We're at roughly 10/100kms right now (23.5mpg according to the googles), AWD. I accidentally reset our totals while I was messing about in the menus  But right now it's at 10.2L/100 and it was around that before I reset. Our benchmark was our old truck (2008 Chev Colorado, rwd) and it beats that at 1000lbs heavier, so we're happy.

I'd say roughly 85% highway. Average speed is tough because our road out is several KMs at low speed and tends to throw off our overall actual average.


----------



## blerg (Aug 16, 2017)

edyvw said:


> Lots of HWY and what is avg speed?



pretty slow, bay area traffic 
50-60 miles i would say
consumption goes up a lotif you go faster
if i drive 70 i only get 22'ish


----------



## edyvw (May 1, 2009)

blerg said:


> pretty slow, bay area traffic
> 50-60 miles i would say
> consumption goes up a lotif you go faster
> if i drive 70 i only get 22'ish


That is what I was thinking. VR6 was never shy in gulping gas. 

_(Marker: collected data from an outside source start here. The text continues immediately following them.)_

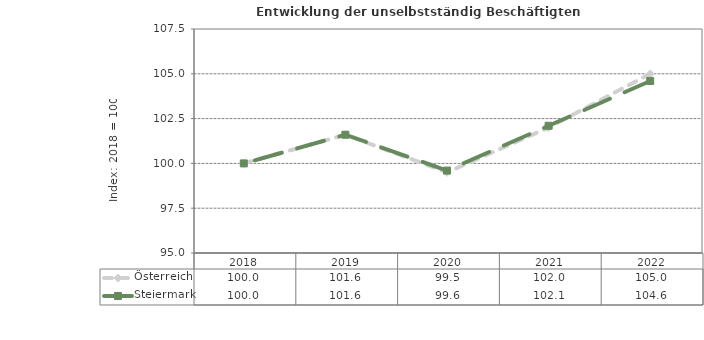
| Category | Österreich | Steiermark |
|---|---|---|
| 2022.0 | 105 | 104.6 |
| 2021.0 | 102 | 102.1 |
| 2020.0 | 99.5 | 99.6 |
| 2019.0 | 101.6 | 101.6 |
| 2018.0 | 100 | 100 |
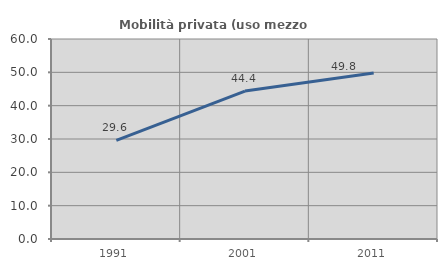
| Category | Mobilità privata (uso mezzo privato) |
|---|---|
| 1991.0 | 29.606 |
| 2001.0 | 44.37 |
| 2011.0 | 49.769 |
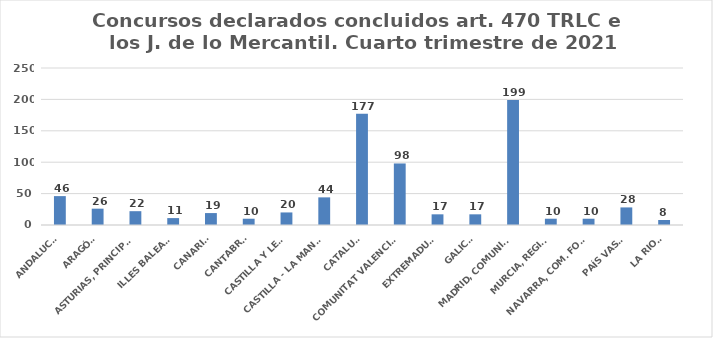
| Category | Series 0 |
|---|---|
| ANDALUCÍA | 46 |
| ARAGÓN | 26 |
| ASTURIAS, PRINCIPADO | 22 |
| ILLES BALEARS | 11 |
| CANARIAS | 19 |
| CANTABRIA | 10 |
| CASTILLA Y LEÓN | 20 |
| CASTILLA - LA MANCHA | 44 |
| CATALUÑA | 177 |
| COMUNITAT VALENCIANA | 98 |
| EXTREMADURA | 17 |
| GALICIA | 17 |
| MADRID, COMUNIDAD | 199 |
| MURCIA, REGIÓN | 10 |
| NAVARRA, COM. FORAL | 10 |
| PAÍS VASCO | 28 |
| LA RIOJA | 8 |
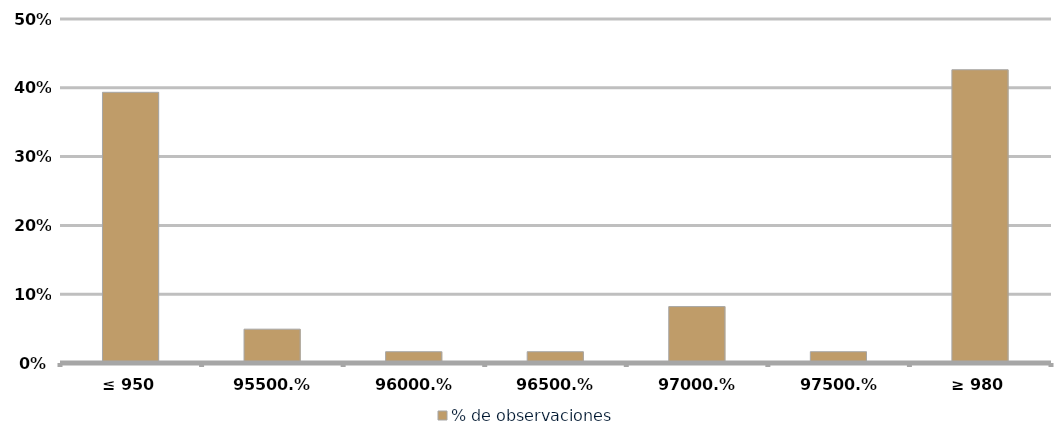
| Category | % de observaciones  |
|---|---|
| ≤ 950 | 0.393 |
| 955 | 0.049 |
| 960 | 0.016 |
| 965 | 0.016 |
| 970 | 0.082 |
| 975 | 0.016 |
| ≥ 980 | 0.426 |
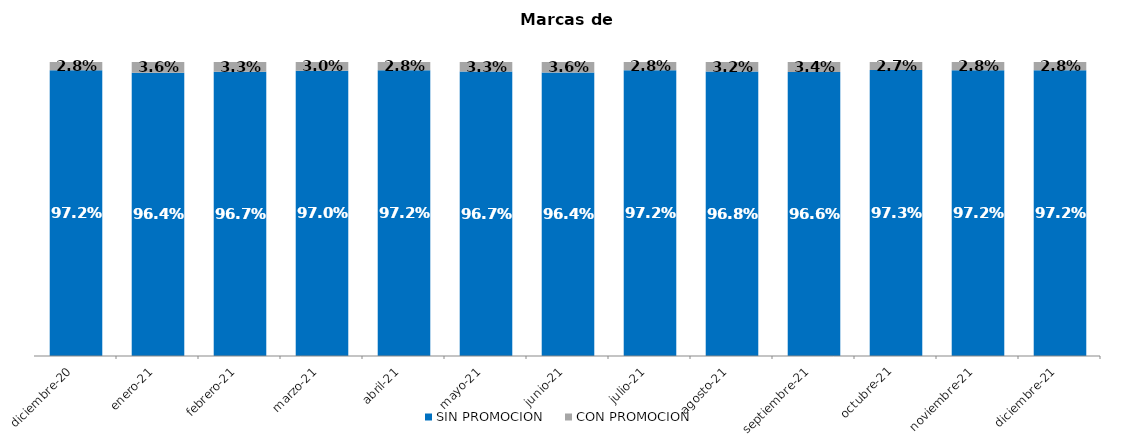
| Category | SIN PROMOCION   | CON PROMOCION   |
|---|---|---|
| 2020-12-01 | 0.972 | 0.028 |
| 2021-01-01 | 0.964 | 0.036 |
| 2021-02-01 | 0.967 | 0.033 |
| 2021-03-01 | 0.97 | 0.03 |
| 2021-04-01 | 0.972 | 0.028 |
| 2021-05-01 | 0.967 | 0.033 |
| 2021-06-01 | 0.964 | 0.036 |
| 2021-07-01 | 0.972 | 0.028 |
| 2021-08-01 | 0.968 | 0.032 |
| 2021-09-01 | 0.966 | 0.034 |
| 2021-10-01 | 0.973 | 0.027 |
| 2021-11-01 | 0.972 | 0.028 |
| 2021-12-01 | 0.972 | 0.028 |

Sent from my iPhone using Tapatalk


----------



## sMartino (Sep 16, 2010)

Few days with the car (4 motion), averaging 20-24 mph in suburban driving: stops signs, traffic lights, some start/stop traffic, some 45-55 mph driving, no highway. I've been easy on the throttle (normal mode).


----------



## 0macman0 (Nov 6, 2017)

sMartino said:


> Few days with the car (4 motion), averaging 20-24 mph in suburban driving: stops signs, traffic lights, some start/stop traffic, some 45-55 mph driving, no highway. I've been easy on the throttle (normal mode).


Getting low 20’s with non-conservative mixed driving.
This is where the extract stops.